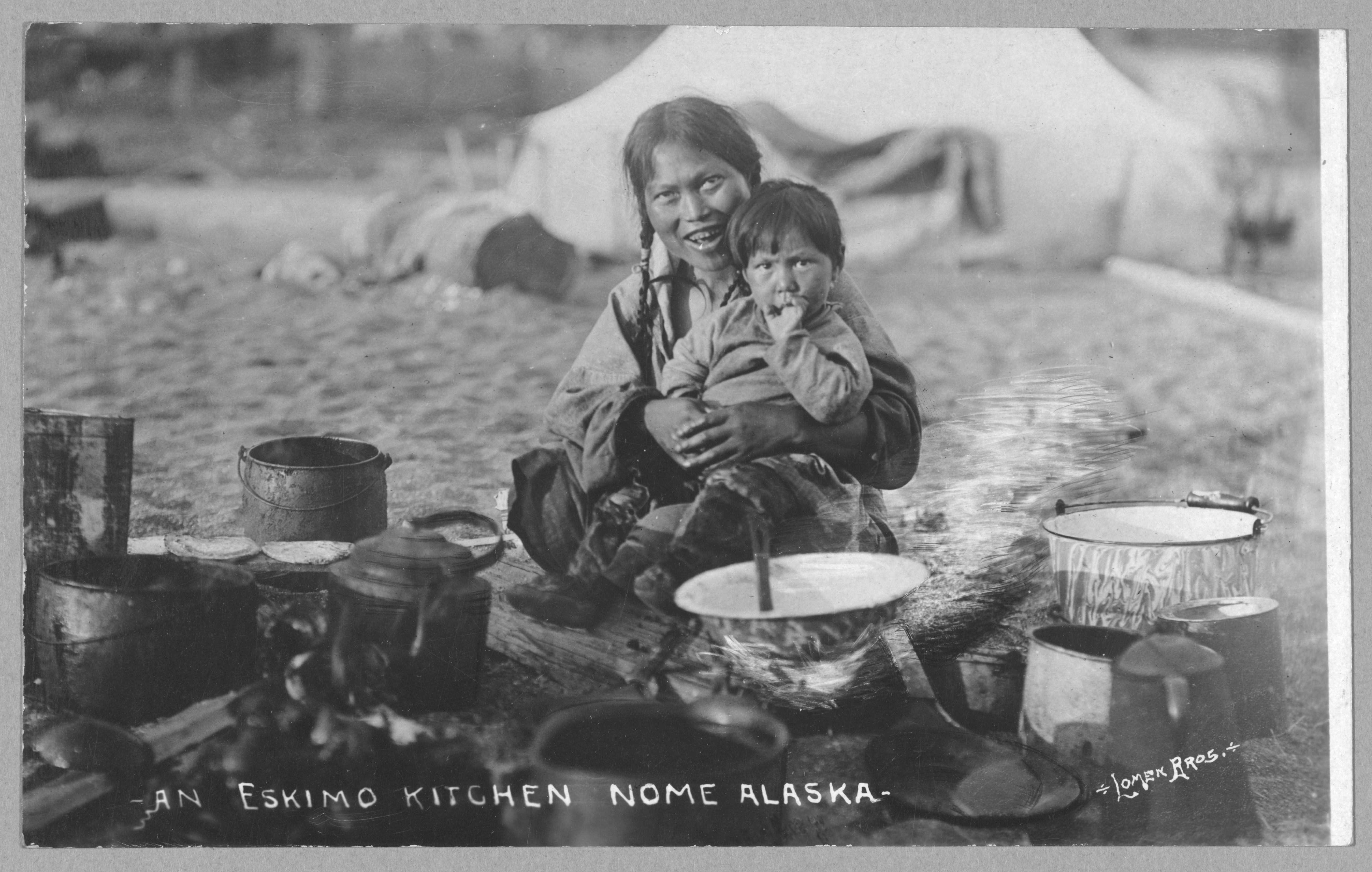 TITLE: An Eskimo kitchen outdoors
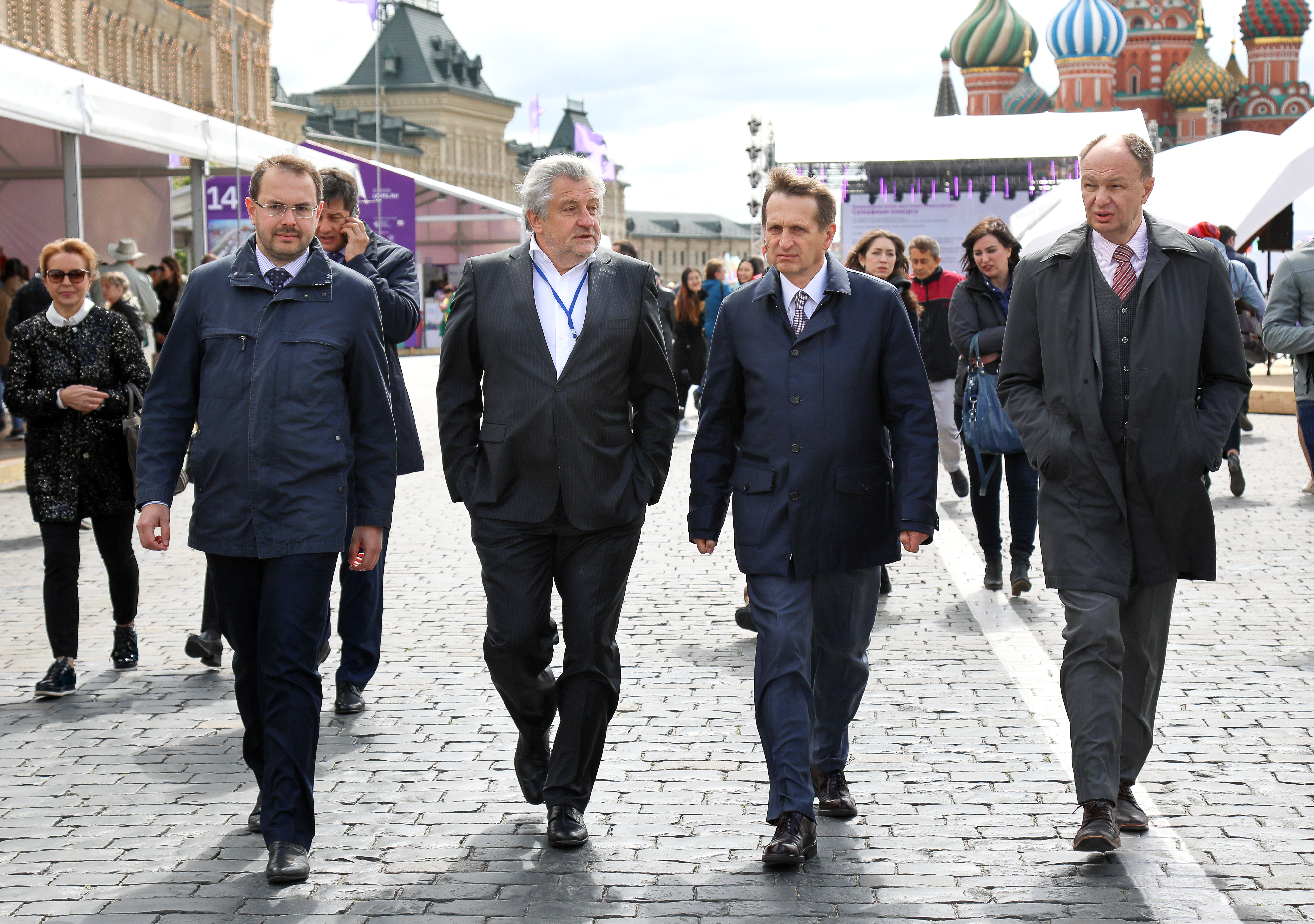 Слева направо: Константин Могилевский, Владимир Григорьев, Сергей Нарышкин, Михаил Сеславинский на книжном фестивале "Красная площадь"-2018.
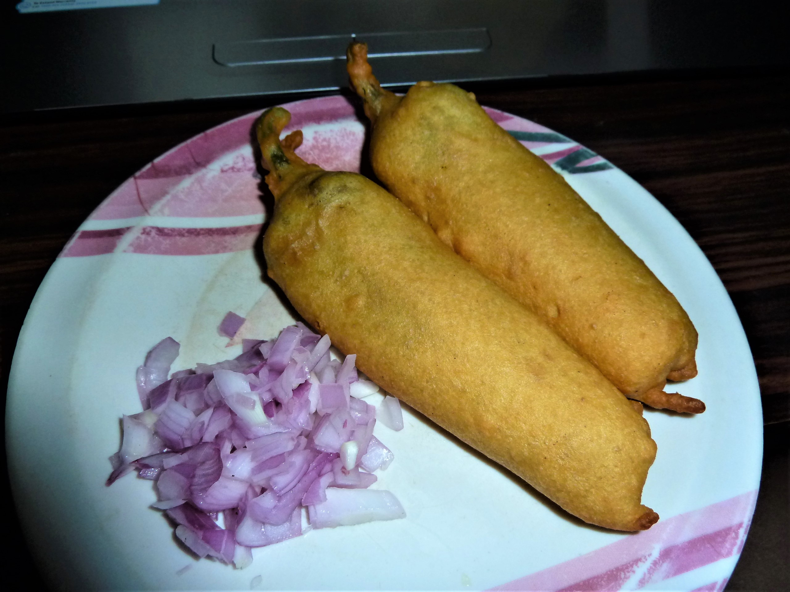 పచ్చిమిర్చి బజ్జీ
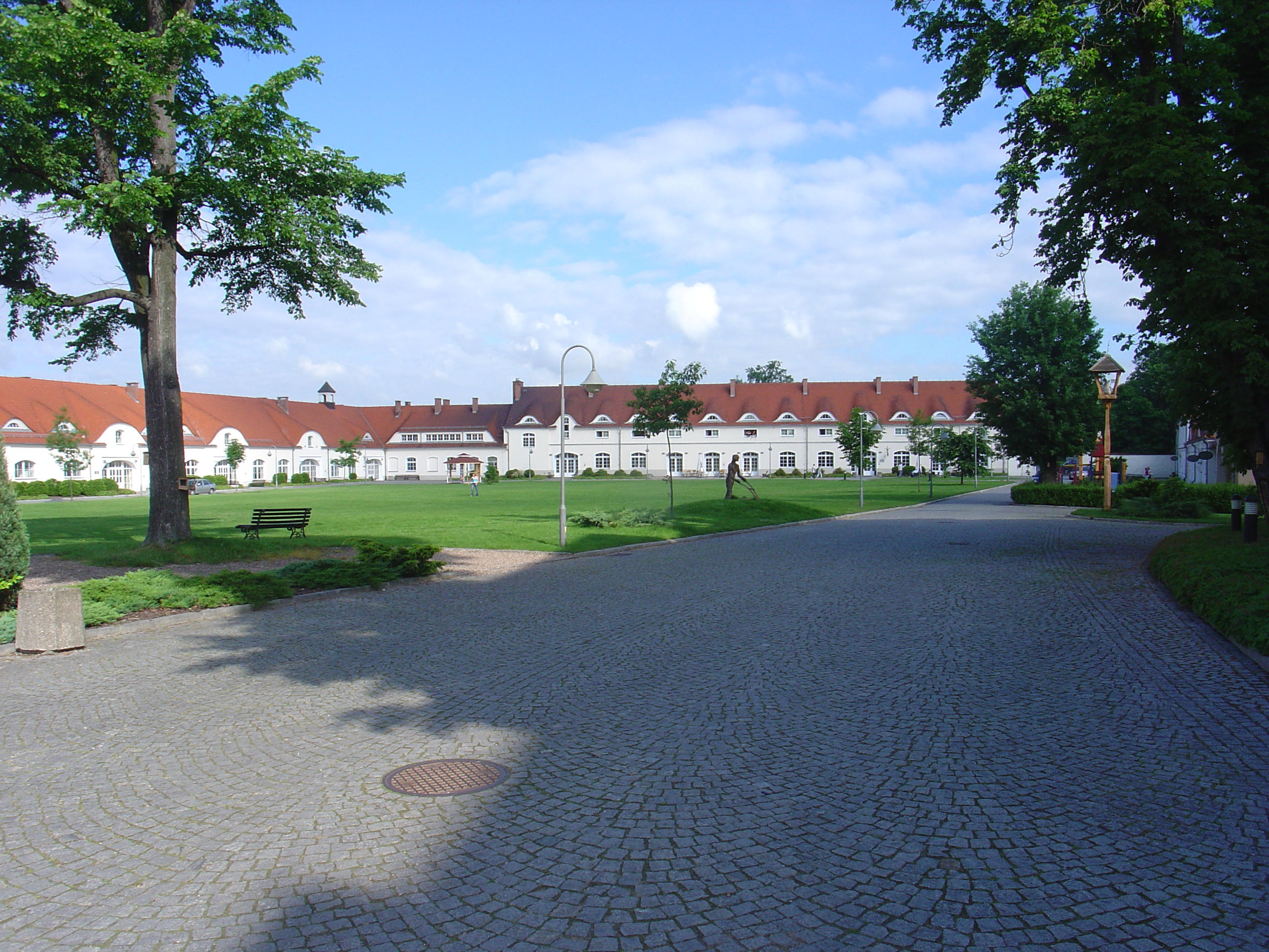 Der Gutshof der Familie von Moltke. Heute wird das weitläufige Gut als Internationale Jugendbegegnungsstätte benutzt..
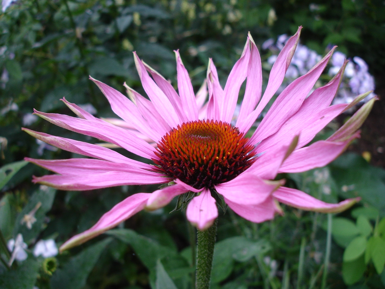 Echinacea purpurea 'Maxima'
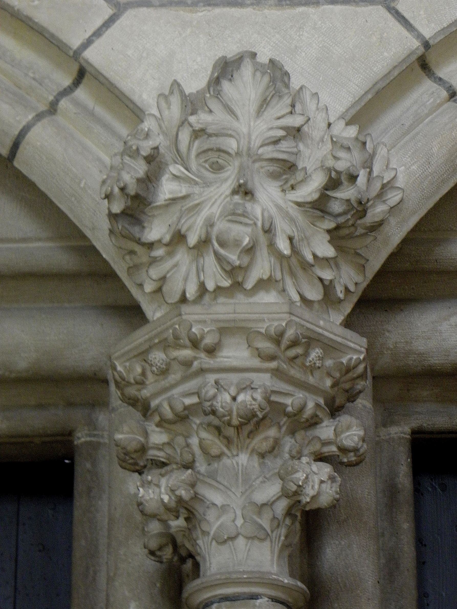 Intérieur de la cathédrale Saint-Étienne d'Auxerre (89).

• **Activity**: From the line that contains "Слева направо: Константин" to the last line of the records above, copy each line exactly, both ends included, and leave the pictures out.

• **Solved exercise**:
 Слева направо: Константин Могилевский, Владимир Григорьев, Сергей Нарышкин, Михаил Сеславинский на книжном фестивале "Красная площадь"-2018.
 పచ్చిమిర్చి బజ్జీ
 Der Gutshof der Familie von Moltke. Heute wird das weitläufige Gut als Internationale Jugendbegegnungsstätte benutzt..
 Echinacea purpurea 'Maxima'
 Intérieur de la cathédrale Saint-Étienne d'Auxerre (89).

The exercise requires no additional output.